# Update from me if anyone remembers me !



## Smudgey (Mar 13, 2012)

Hi all , just a quick update as haven't been able to bring myself to come on here for a while . 
Briefly , we were approved in Sept 2013 and matched in December 2013 to a beautiful 9 months old little girl . We started intros in Jane 2014 and we had some security issues from birth parents and got spooked totally , I questioned wether it was what I wanted , it was such a huge change for us , and the birth parents issue just topped it all . To cut a long story short the adoption was stopped and we had a disruption . 
This year has been so so tough , we have had a lot more experience with young children ( I hadn't had any prior ) and we have had lots of meeting with the adoption people as our status became " on hold" . We attended a disruption meeting which was one of the toughest days ever , and today we went back to panel and we were APPROVED !!! 
So after nearly a year to the date ,and lots of tears and thinking  we are back waiting agin for our little person ! 
We are so so happy and glad that it's finally sorted , out LA have been amazing throughout it all ! 
So just wanted to say hello to all and I'm back ! Going for a nosy now to catch up with all your news ! Xxxx


----------



## Miny Moo (Jan 13, 2011)

Good to hear from you again and I am glad you have hot everything sorted out and are in a better place x


----------



## sass30 (Apr 16, 2011)

Welcome back smudgey. Life throws us curve balls to test our strength and you have had ours tested. It sounds like everything is going to be positive for you this year. All the best for your journey xxx


----------



## Sq9 (Jan 15, 2013)

Welcome back   have been thinking about you a lot and so glad to hear things are back on track for you


----------



## becs40 (Apr 9, 2013)

Ah how could we forget Smudgey! My heart literally broke for you reading your posts. I'm so so pleased to read this status today. I wish you all the best and hope your lo finds you soon.


----------



## Macgyver (Oct 27, 2008)

So please you have been re-approved Smudgey and can't wait to hear more good news from you. So glad things are looking up for you.


----------



## Primmer (May 1, 2012)

Great news that you have been re-approved. Hope the rest of your journey goes smoothly and you find your lo soon  P


----------



## AoC (Oct 28, 2008)

That's wonderful news!  Great to see you.  I'm sorry you had such a tough time, but I'm glad you're back.


----------



## littlepoppy86 (Feb 14, 2014)

Great to see you in here again! Congrats on approval


----------



## crazyspaniel (Sep 12, 2012)

Well done on having the strength to try again!
Wishing you lots of luck x


----------



## DRocks (Sep 13, 2013)

Non of us forgot you hun, congrats and here's to a new beginning x x


----------



## GoofyGirl (Apr 1, 2013)

welcome back Smudgey and good luck   xxx


----------



## Flash123 (Jan 29, 2006)

Fab news smudgey. Congratulations and welcome back xxxx


----------



## Anjelissa (Jan 11, 2007)

Hi Smudgey, of course we remember you! 
Welcome back and congratulations on your approval yesterday 

Massive hugs for the tough year you've had 
I have huge respect for your strength, courage and determination, I look forward to hearing wonderful news from you really soon 

Anj x x


----------



## -x-Lolly-x- (Feb 3, 2012)

You're back, congratulations! It shows a massive strength of character and proves how committed you are to be parents. I send you all my very best wishes lovely!


----------



## Lorella (Jan 10, 2013)

Great news Smudgey! 😊 xxx


----------



## Mummy DIY Diva (Feb 18, 2012)

Lovely to have you back xx


----------



## Poppets Mammy (Mar 7, 2011)

Of course we remember you, great to hear from you and with such positive news. Glad you've taken time to recover from what must of been such a difficult time, and have taken steps towards preparing yourselves for giving adoption another go - well done to you both.

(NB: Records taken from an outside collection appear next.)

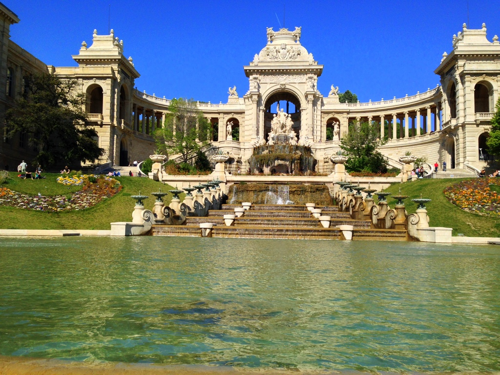 Cinq-Avenues, 13004 Marseille, France
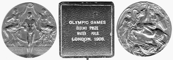 Jeux Olympiques Londres 1908 - Water Polo - Médaille d'argentÆnglisc: Olympic Games - Second prize - Water Polo - London 1908
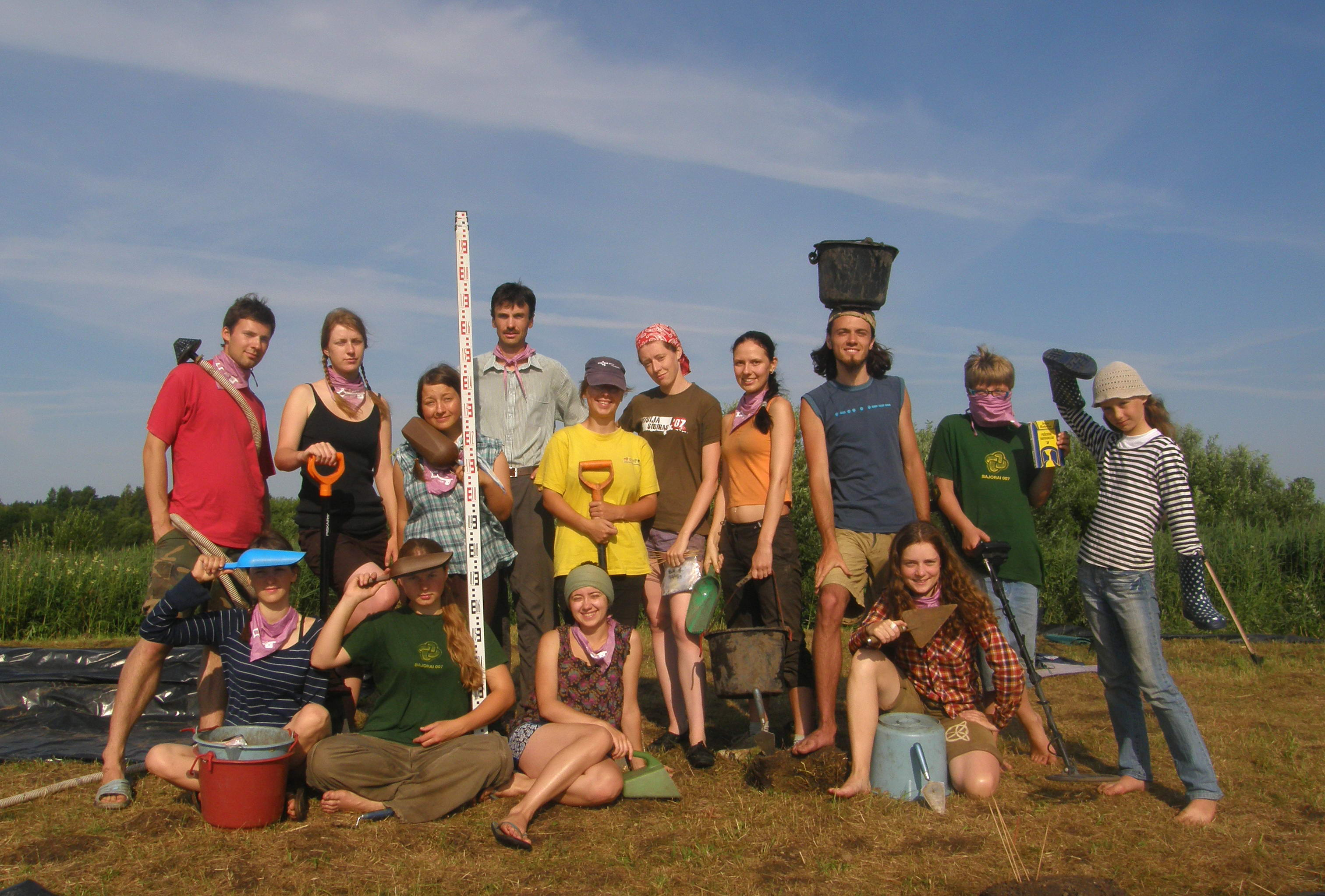 2009 m. Bajorų ekspedicijos dalyviai
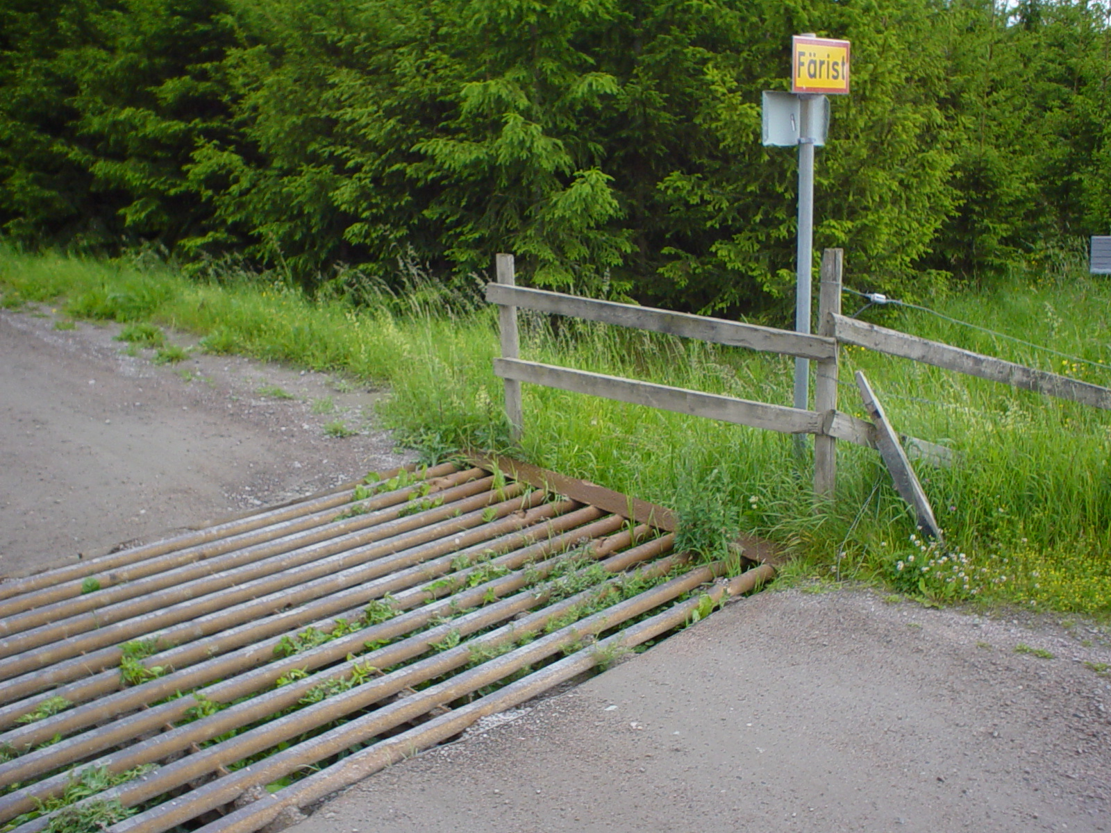 Färist, Tinnerö, Linköping
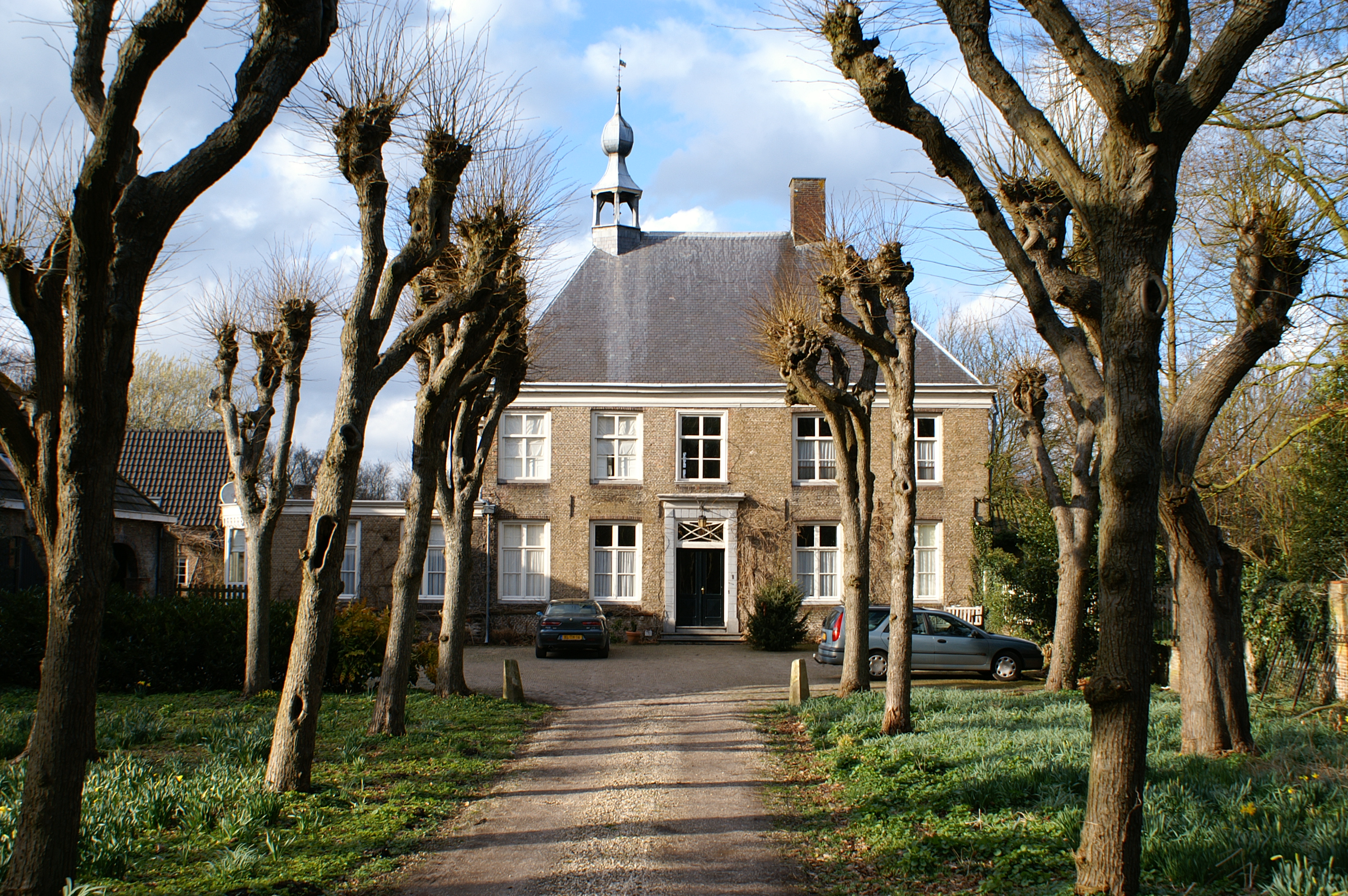 Jachtslot Haanwijk te Haanwijk, Sint-Michielsgestel.
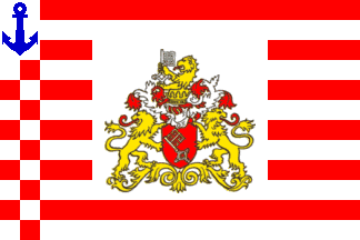 Dienstflagge für Staatsfahrzeuge und Staatsgebäude der Marine, Bremen 1952
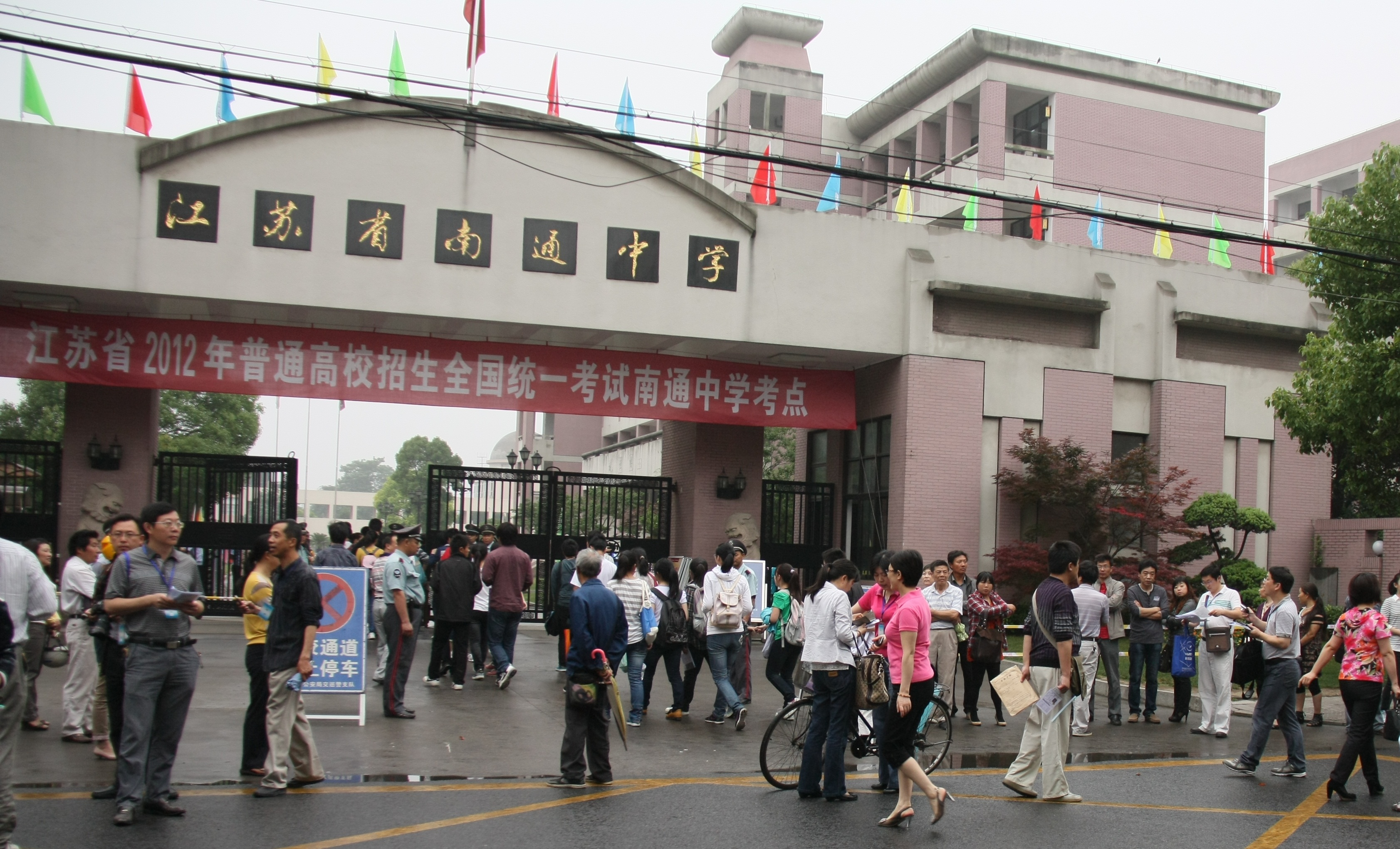 中文（中国大陆）: 2012年普通高等学校招生全国统一考试江苏省南通中学考点。
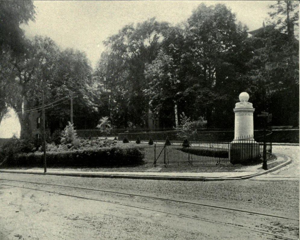 The Charter Oak Memorial in Hartford, Connecticut.
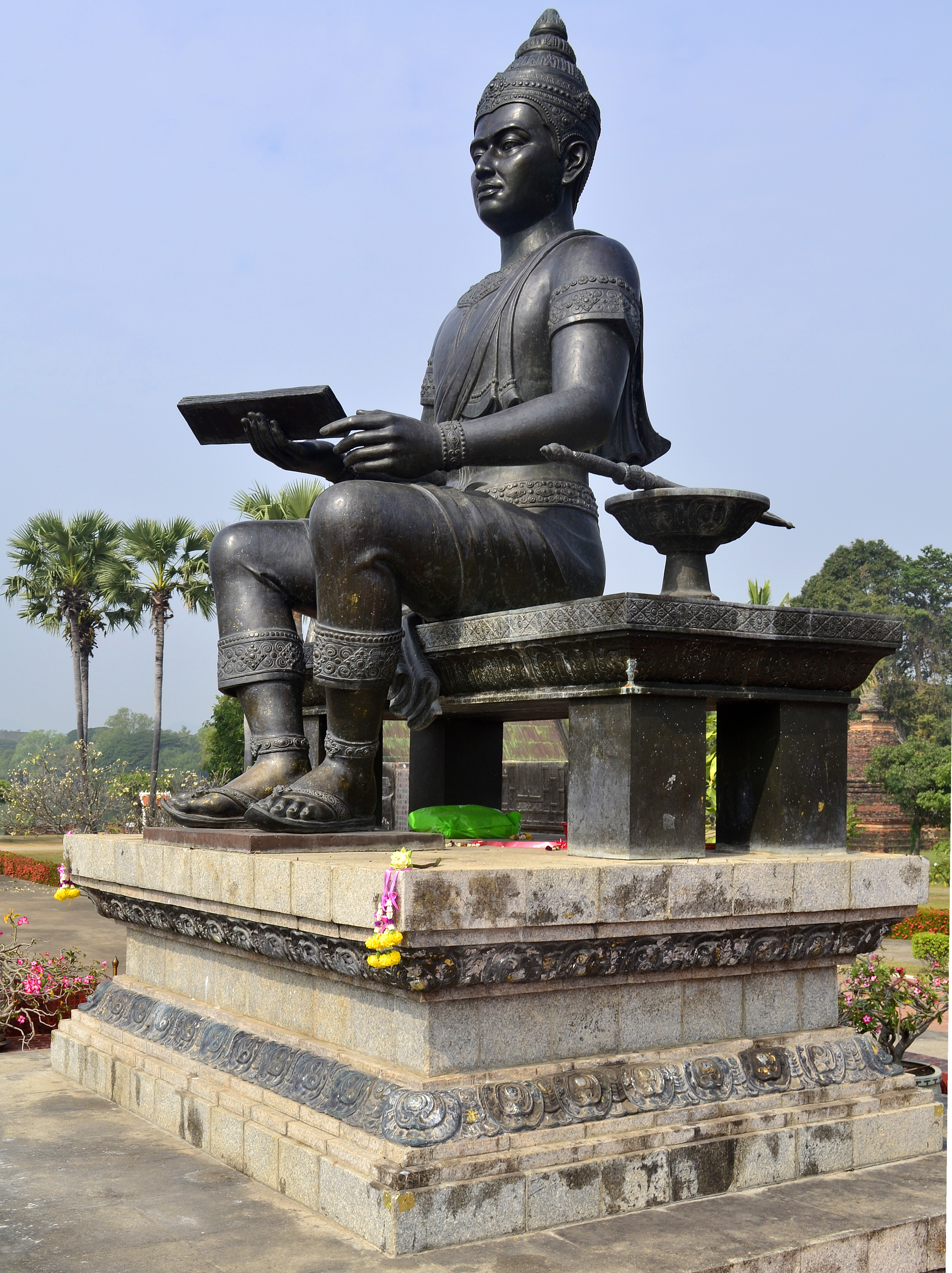 King Ramkhamhaeng Monument
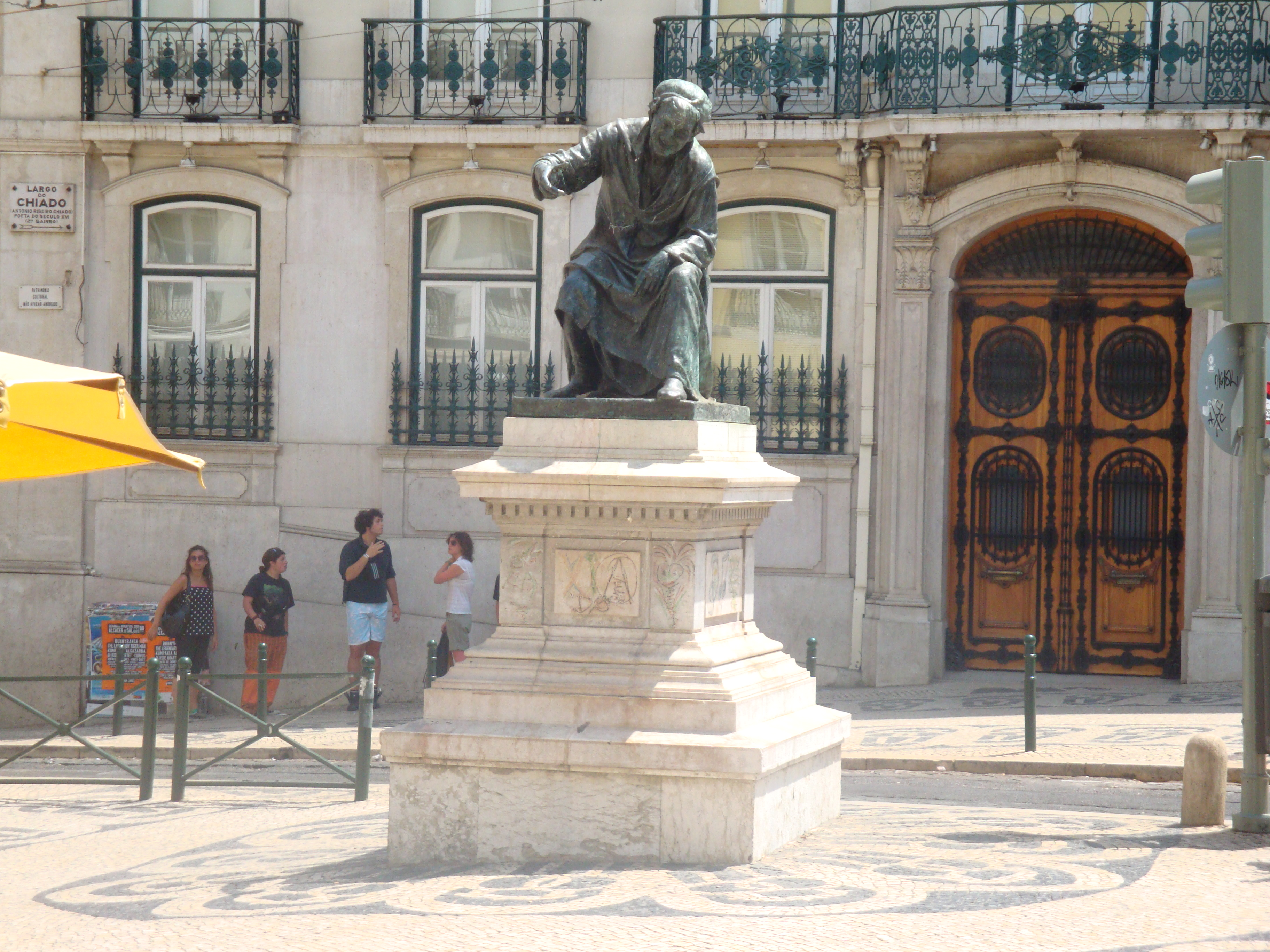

I read on your post on another thread that the little girl you were matched with has now been successfully adopted by another couple which is fantastic news as well. 

Good luck, hope you find the right LO for you soon xx


----------



## Wyxie (Apr 10, 2013)

It's so good to hear from you again with such good news.

All the best,

Wyxie xx


----------



## Treaco (Mar 10, 2005)

Gr8 news and welcome back.xx


----------



## dandlebean (Feb 24, 2013)

Yay! Fantastic news!   So good to have you back here Smudgey xx


----------



## crazyroychick (Aug 21, 2012)

Amazing news Smudgey, really good to hear from you xx


----------